Tropes of the Techlash

A review by Paul Dicken published online a week ago in The New Atlantis is representative of a certain kind of argument in contemporary social critiques of high tech. The piece discusses a book by Ben Schneiderman entitled Human-Centered AI, which came out earlier this year for Oxford UP, and mainly reads as an exposé of a benighted scientism that at best is hopelessly naïve about its potential to effect meaningful emancipatory social change and at worst is disingenuous about the extractive and exploitative agendas that underwrite its deployment.

One would not wish to deny that Schneiderman makes for a good target: computer scientists as a sociological class are hardly more self-reflexive or engagé than any other similarly-defined professional group, and divulgative AI-and-management texts seldom present incisive and counterintuitive social commentary.

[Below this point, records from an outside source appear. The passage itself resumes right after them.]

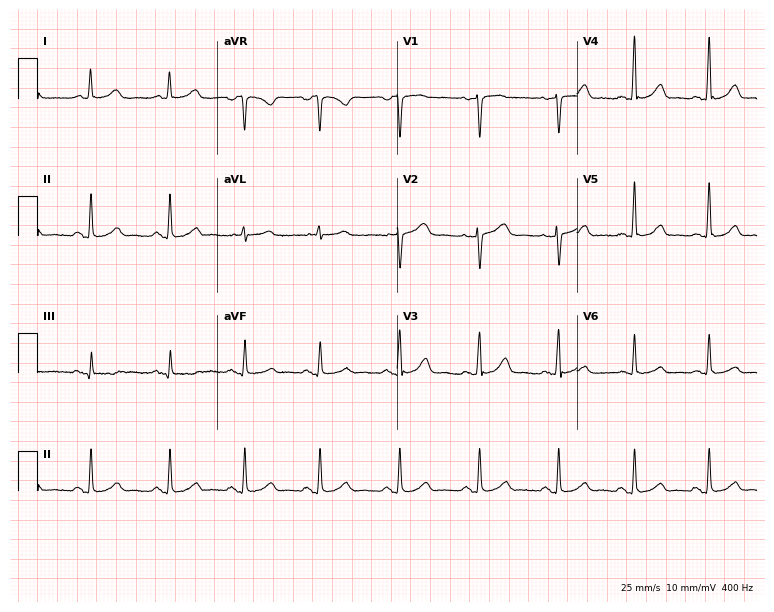
Resting 12-lead electrocardiogram (7.3-second recording at 400 Hz). Patient: a 43-year-old female. Read as a normal ECG.
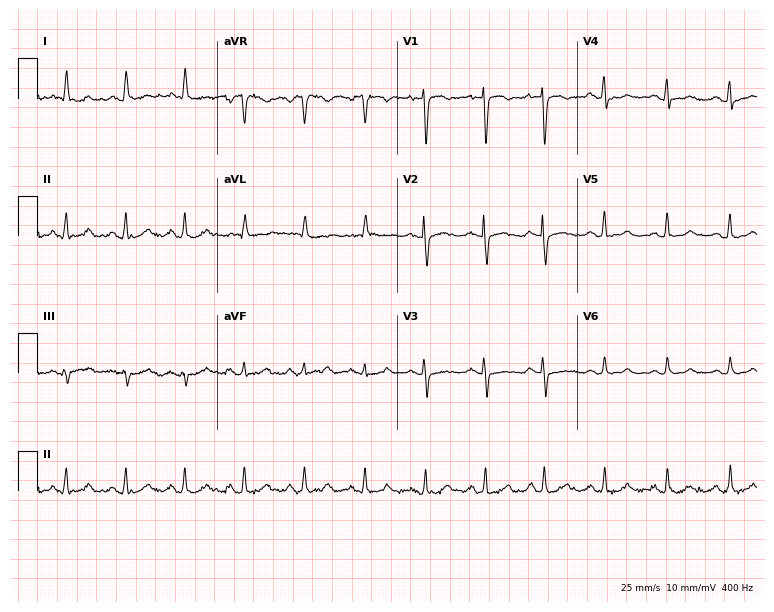
12-lead ECG from a female, 76 years old. No first-degree AV block, right bundle branch block, left bundle branch block, sinus bradycardia, atrial fibrillation or sinus tachycardia recorded for this tracing.
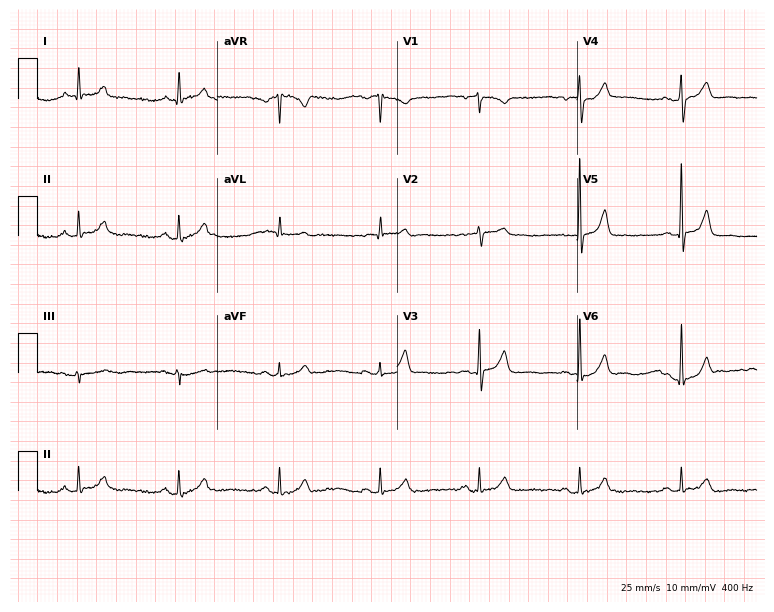
Resting 12-lead electrocardiogram. Patient: a 62-year-old female. Read as a normal ECG.
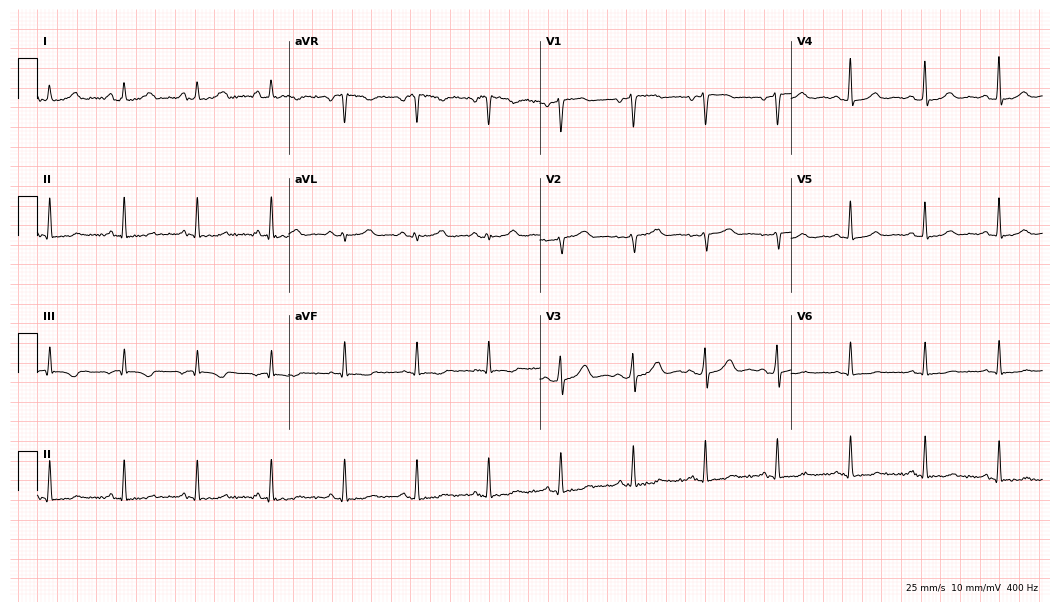
Electrocardiogram (10.2-second recording at 400 Hz), a female patient, 60 years old. Overall reading on record: normal ECG.
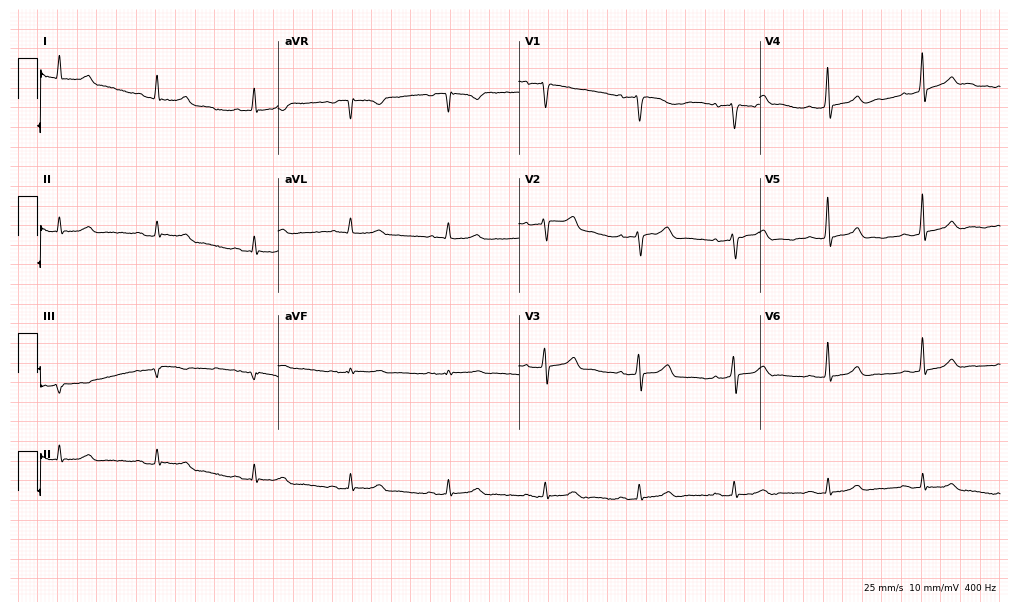
12-lead ECG from a 58-year-old female patient. Labelled as a normal ECG.
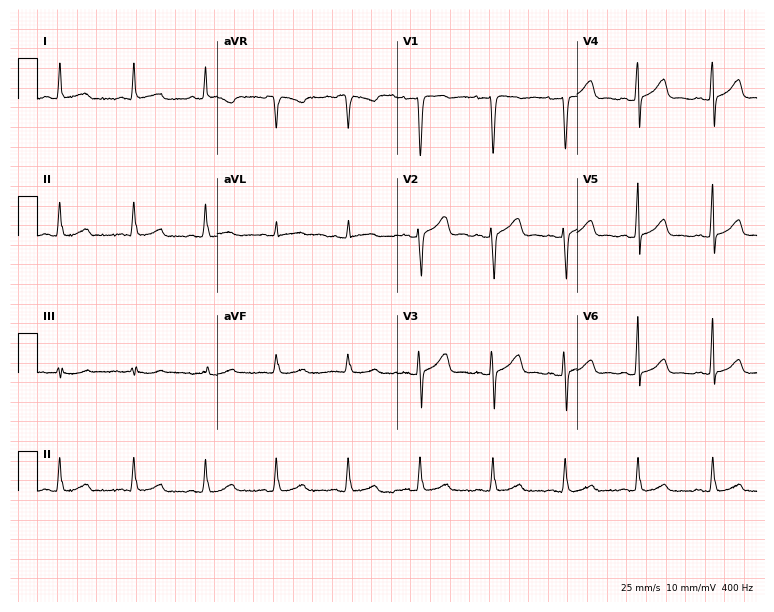
12-lead ECG from a 47-year-old female patient (7.3-second recording at 400 Hz). No first-degree AV block, right bundle branch block, left bundle branch block, sinus bradycardia, atrial fibrillation or sinus tachycardia recorded for this tracing. Only these six findings were labelled.
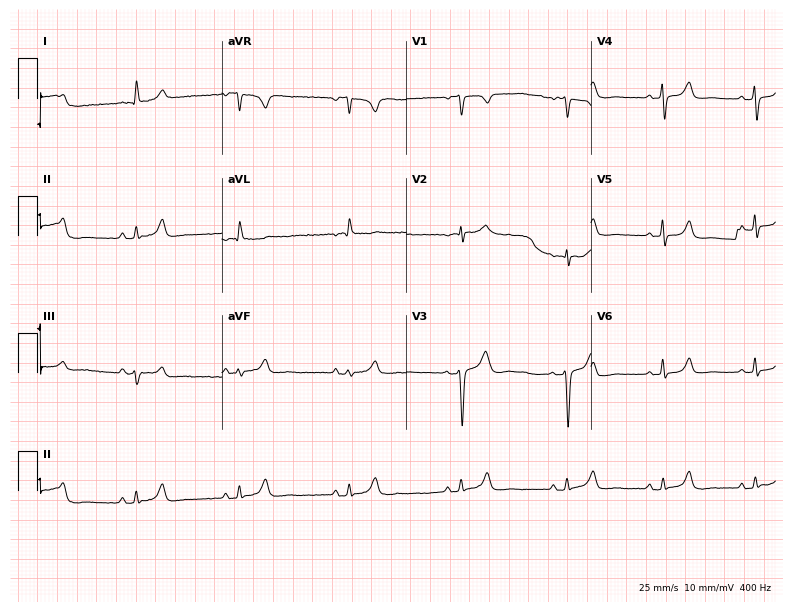
Resting 12-lead electrocardiogram. Patient: an 82-year-old woman. Read as a normal ECG.

Nonetheless, it is hard to miss a certain symmetry between the attacks on the political self-awareness of the author in question (how could he have missed the damning social implications??) and the peans to progress through techno-solutionism which characterized public debate on Web2.0 before the techlash.

The fact itself that Dicken refers back to Charles Babbage as a precursor of contemporary AI research and its dark side should suggest that the entwinement of technological advancement with political economy might be a long-run phenomenon. What is different is that in the present conjuncture would-be social critics seem to harbor absolutely no faith that the political and social ills upstream from technological development can be righted, and no plan to do so. New technology changes affordances, and this shift makes certain social dynamics more visible. But in the absence of specifically political work, such visibility is ephemeral, irrelevant. Hence, the exposé of political cluelessness risks becoming the master trope of the techlash, essentially a declaration of social impotence.